But a national history foundation that promotes remembrance of the 1917 Battle of Vimy Ridge — the landmark First World War victory widely viewed as a major milestone for Canadian nationhood — is launching a centennial campaign to convince the country to adopt the nickname “Vimy” for the new polymer $20 bills, which feature an image of the towering Vimy Ridge battlefield memorial in France.

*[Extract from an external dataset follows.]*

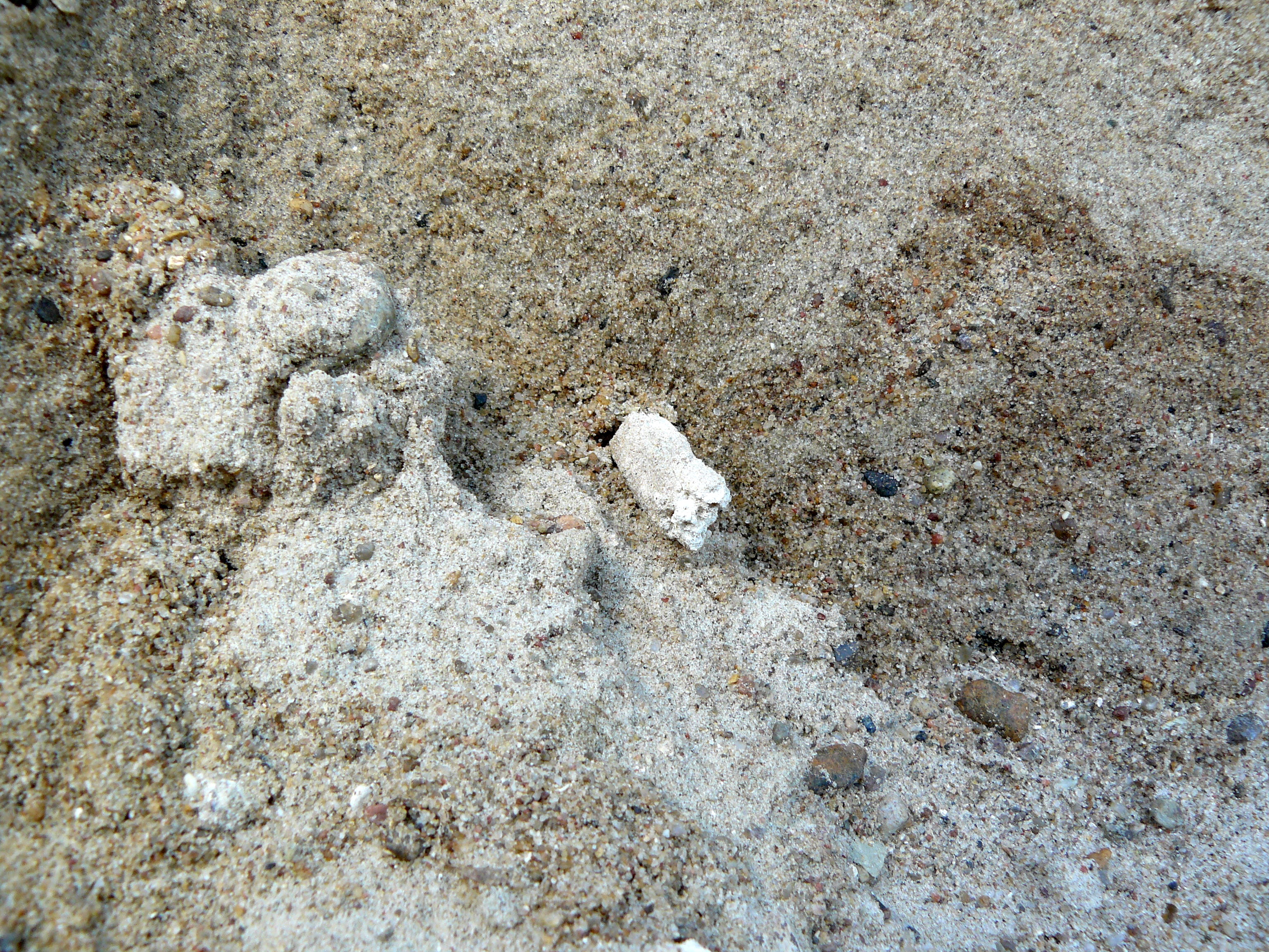 Osteokolle vom Dummersdorfer Ufer in Lübeck

Then, as part of the Montreal-based Vimy Foundation’s bid to construct a $10-million education centre near the monument, Canadians will be urged to “Give a Vimy for Vimy” in a grassroots fundraising campaign aimed at augmenting corporate donations and a $5-million federal commitment made earlier this year in support of the building project
A host of well-known Canadians, including former Bank of Canada governor Mark Carney, comedian Rick Mercer, actor Paul Gross and hockey commentator Don Cherry, has been enlisted to back the campaign. And Veterans Affairs Minister Julian Fantino is expected to help launch the initiative on Tuesday at the Canadian War Museum in Ottawa, just days ahead of the annual Remembrance Day ceremony at the nearby National War Memorial.

The Canadian-led victory in the Battle of Vimy Ridge, while only a modest military achievement within the broad context of the First World War, has come to represent a coming-of-age experience for Canada as an independent nation.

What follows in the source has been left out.